He felt so secure in who he was; Doctor Manfred Snipe, Orthopedic Surgeon was finely embroidered across his perfectly white, plastered lab coat. He wore it everywhere. He wanted the world to know what he had accomplished and what he was.

He pulled his new, hot, red Jaguar into his RESERVED FOR Dr. slot. As he opened the door a beat up rust bucket of a truck slammed into his open door narrowly missing him. He jerked back in horror seeing the crumpled door.

“Ahhhhh, #@$%&#@&%” erupted from his well educated lips. He slid over to the passenger door and got out.

“What the %#$@*&% us going on? What kind of idiotic nut are you?”

He rounded the back of the injured Jag expecting to see a beer toting hillbilly. What he saw getting out of the attacking vehicle was a petite, frail looking woman about thirty years old in a nursing uniform.

“Oh, sir, I’m so sorry. My brakes went out and I couldn’t stop.”

He positioned his body dead in front of her, towering over her like a commanding general.

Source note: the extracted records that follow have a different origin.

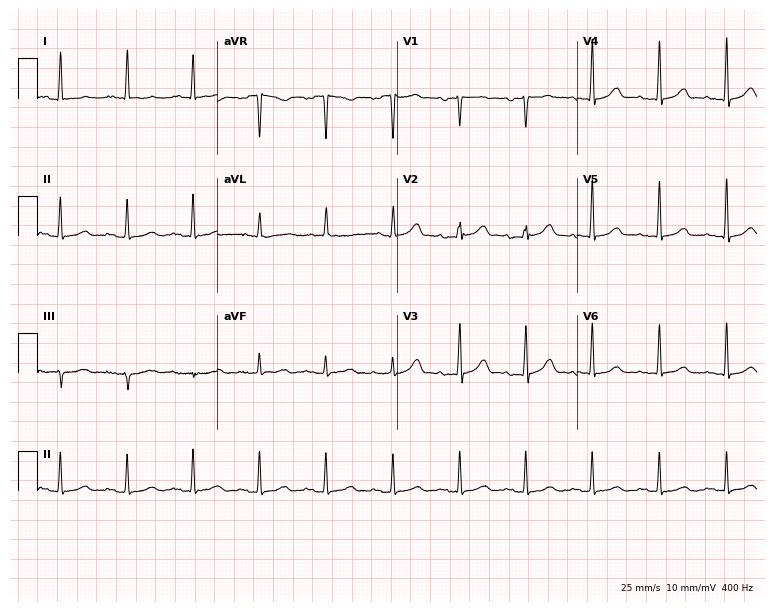
12-lead ECG from a female, 70 years old. Screened for six findings — first-degree AV block, right bundle branch block, left bundle branch block, sinus bradycardia, atrial fibrillation, sinus tachycardia — none is recorded. Other findings, if any, are not listed.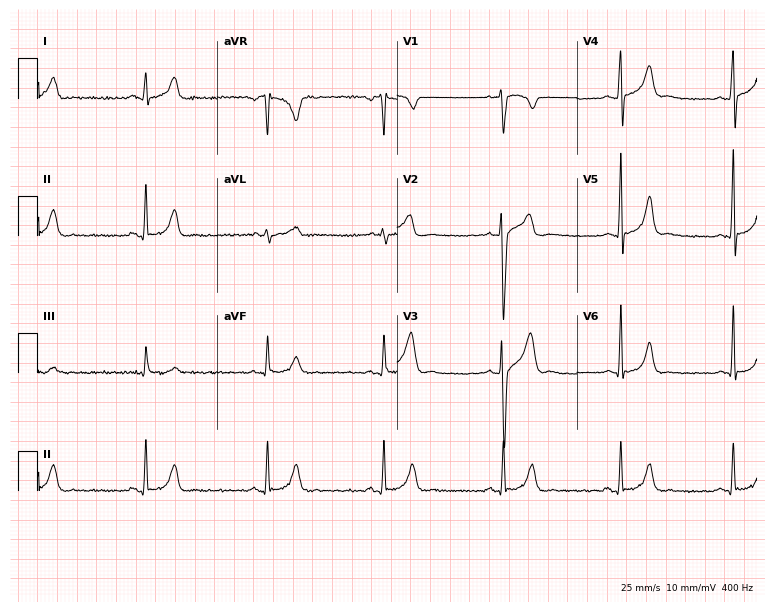
Resting 12-lead electrocardiogram (7.3-second recording at 400 Hz). Patient: a 30-year-old male. None of these six findings is recorded: first-degree AV block, right bundle branch block, left bundle branch block, sinus bradycardia, atrial fibrillation, sinus tachycardia.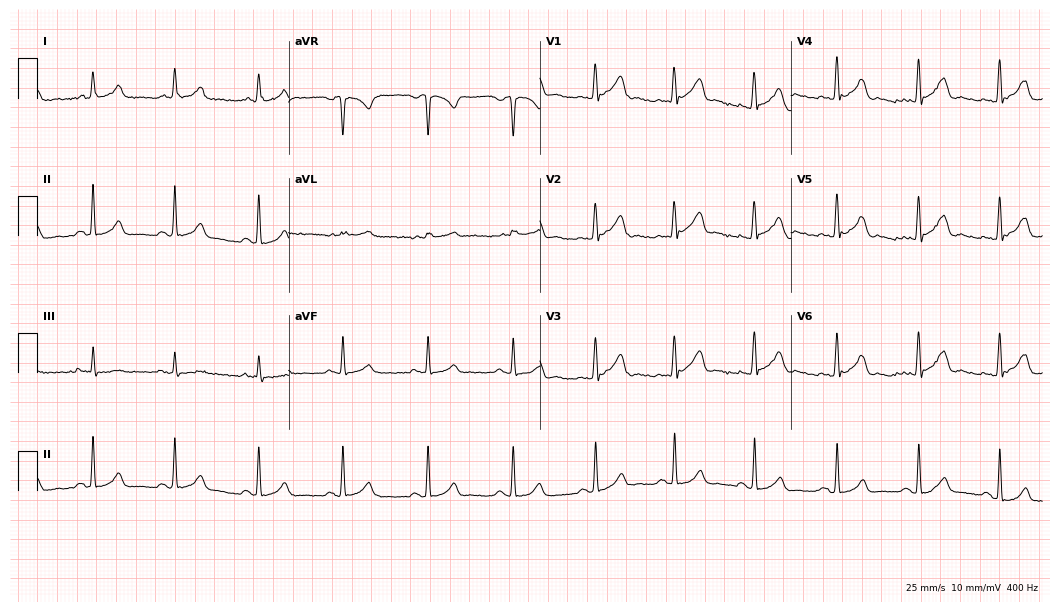
ECG — a 31-year-old male patient. Screened for six findings — first-degree AV block, right bundle branch block, left bundle branch block, sinus bradycardia, atrial fibrillation, sinus tachycardia — none is recorded.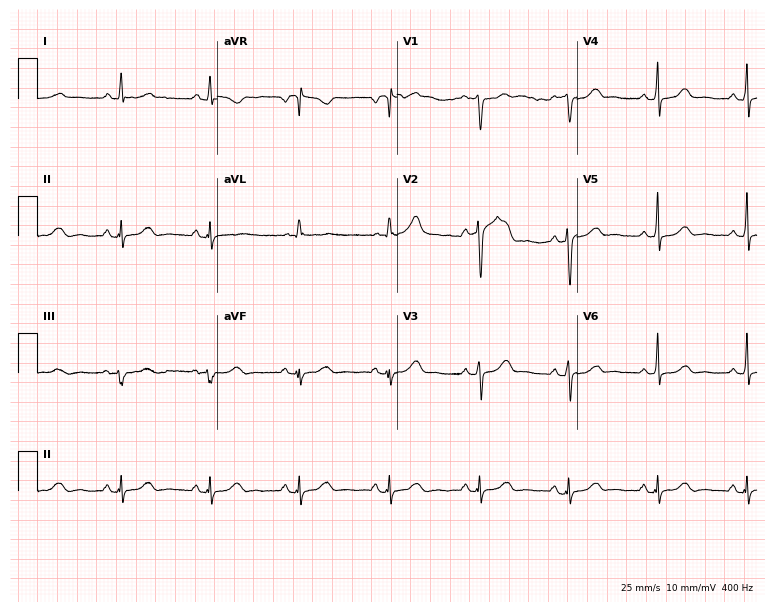
12-lead ECG from a woman, 51 years old. No first-degree AV block, right bundle branch block (RBBB), left bundle branch block (LBBB), sinus bradycardia, atrial fibrillation (AF) or sinus tachycardia recorded for this tracing. Other findings, if any, are not listed.

“Little girl, you just hit a ninety thousand dollar car. That door you smashed cost more than you make in a year. That piece of junk you call a truck out to be crushed into a small block of metal and thrown in the ocean. I suppose you do have insurance?”

She stood there speechless, looking over her shoulder and about to cry.


She cries.

“Oh, God, now she’s crying. What are you crying about?”

His cell phone rang. He snatched it out of his coat pocket and flipped it open.

“What? Who is this? Yes, I’m on my way. I was just about to come in when a lunatic smashed my car door in.”

He pockets the phone.

“We’ll aren’t you going to speak?”

“My, my son was in an accident and I got a call to come to the emergency room. The nurse that called said I should hurry. She looks over her shoulder again toward the emergency room. I was about to park when my brakes failed. Can I go now?”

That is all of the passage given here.